12 or 16 - does it matter?


----------



## jpick915 (May 7, 2006)

They both work just fine as long as your inflater will use them, but a single 16g cartridge will inflate a 700 x 23c tire to approx 90-100 psi. You would have to use 1+ 12g cartridges to reach the same level of inflation. For that reason I use only 16g cartridges.


----------



## Blue CheeseHead (Jul 14, 2008)

If you are on a training ride and not more than 20 miles from home, a 12g will work. Like Jpick says, you have to make sure that it will fit in your inflator. I found that I had to carry a few washers to shim the 12g to proper be aligned in my inflator. At that point, why, just go for the 16g.


----------



## tommyrhodes (Aug 19, 2009)

size does matter......unfortunately


----------



## Mr. Versatile (Nov 24, 2005)

I always buy 16s.


----------



## Mr. Versatile (Nov 24, 2005)

One coveat...I usually buy my cartridges from KMart. I've purchased some on the web before. Some of them were fine, some not. The ones that weren't all right were just a mm or 2 too long to fit in my inflater. No matter how I tried I couldn't screw the top on so that I could use the cartridge.

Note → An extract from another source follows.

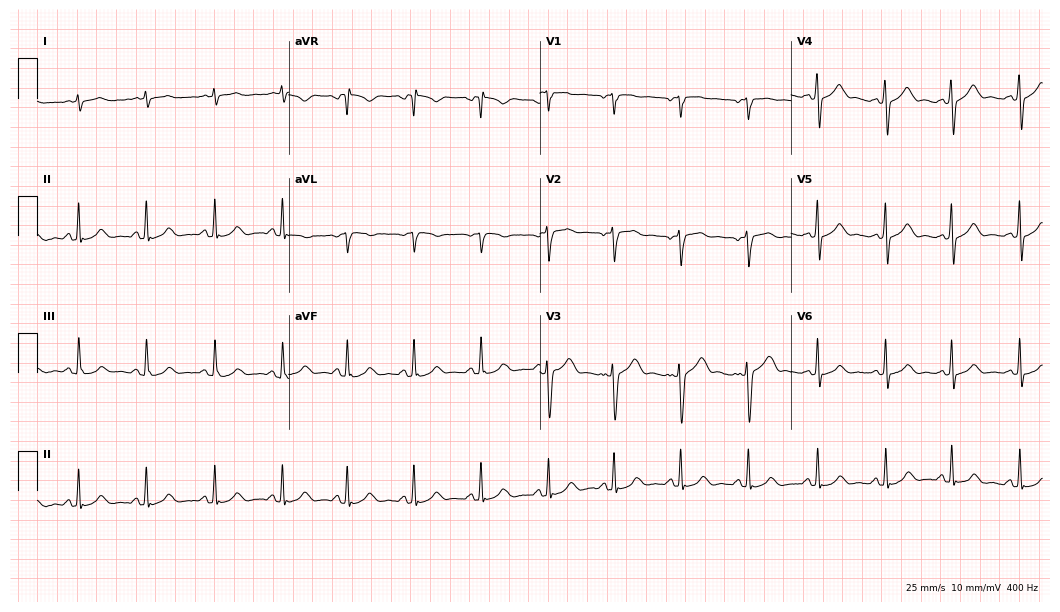
Electrocardiogram (10.2-second recording at 400 Hz), a 38-year-old woman. Overall reading on record: normal ECG.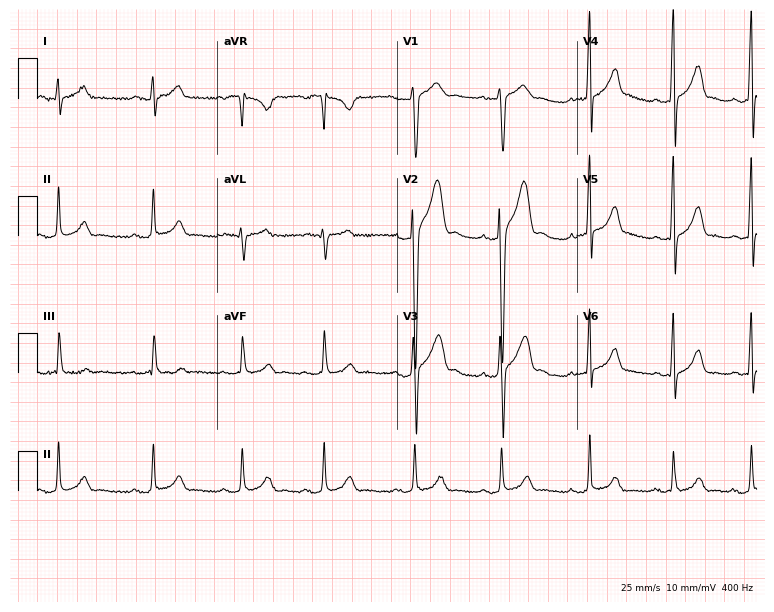
Resting 12-lead electrocardiogram. Patient: a man, 18 years old. Read as a normal ECG.

Now, I only buy them locally, and I take my inflater with me to make sure they fit. I would never buy them from a bike shop unless it was an emergency. Getting them from KMart they're less than half price.


----------



## tlc4bikes (Dec 31, 2009)

The 12g are used for 650 sized racing type tire (650 x 20 , 650 x 23 etc.) and the 16g are used on 700 sized tires and the 25g for mtn.bike tires.


----------



## jpick915 (May 7, 2006)

Actually a 16g will inflate a 26 x 2.1 MTB tire to 35-40 psi. I use 16g for both road and MTB.


----------



## tlc4bikes (Dec 31, 2009)

Actually a 12g will put enough air into a mtn bike tire so you can get home as well ----- I will repeat: 12g are usually for 650 size racing tires like the 650 x 21 or 23 (I have seen riders use a 16g cartridge on a 650 x 20 tire) and the 16g are usually used for the 700 size tire and the 25g is usually for mtn bike tires. There are even larger compressed air canisters that can be used more than once. What tire with what cartridge size is your choice.


----------



## jpick915 (May 7, 2006)

Look, I consider myself primarily a mountain biker and I have never seen anyone carrying a 25g cartridge. Most mountain bikers don't run more than 35 psi in their tires. Anything else is over kill. Feel free to repeat yourself as often as you like


----------